A reinvention was long overdue. Then, in stepped the media, reinventing Sanford in the wake of young Martin’s tragic death: small southern town, fill in the rest of the blank. This condemnation, inevitable in today’s city-worshipping culture, seems all too pat. Caught off guard, perhaps, Sanford was unable to push back at a media framework in which you are either a darling or a pariah, but never anything in between.

The millennial generation’s nonhierarchical view of society, symbolized by The Sanford Project, is a pathway out of the good-or-evil, red-and-blue polarization that we continually encounter. Increasingly, however, these black-and-white cartoons ring hollow and empty, unable to withstand scrutiny.

Is this cycle unbreakable? The students and artists who have captured Sanford’s character through images and stories have started the hard work to do just that. Millennials, like the generations that preceded them, may someday come to accept this either/or view of the world. For now, however, efforts like the Sanford Project — efforts that are not profit-driven, but rather socially driven — are rebuilding our squandered moral capital.

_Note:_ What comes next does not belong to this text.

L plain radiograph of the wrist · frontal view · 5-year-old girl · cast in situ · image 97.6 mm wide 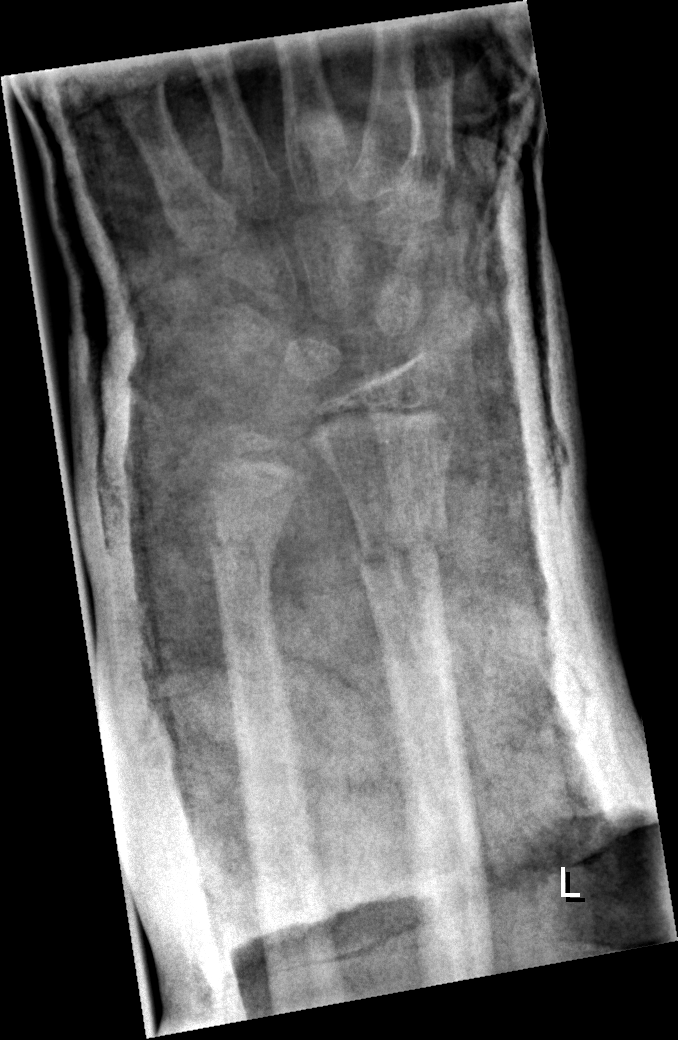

Richard Reep is an architect with VOA Associates, Inc., and an artist who has been designing award-winning urban mixed-use and hospitality projects, domestically and internationally, for the last thirty years. He is Adjunct Professor for the Environmental and Growth Studies Department at Rollins College, teaching urban design and sustainable development, and is president of the Orlando Foundation for Architecture. He resides in Winter Park, Florida with his family.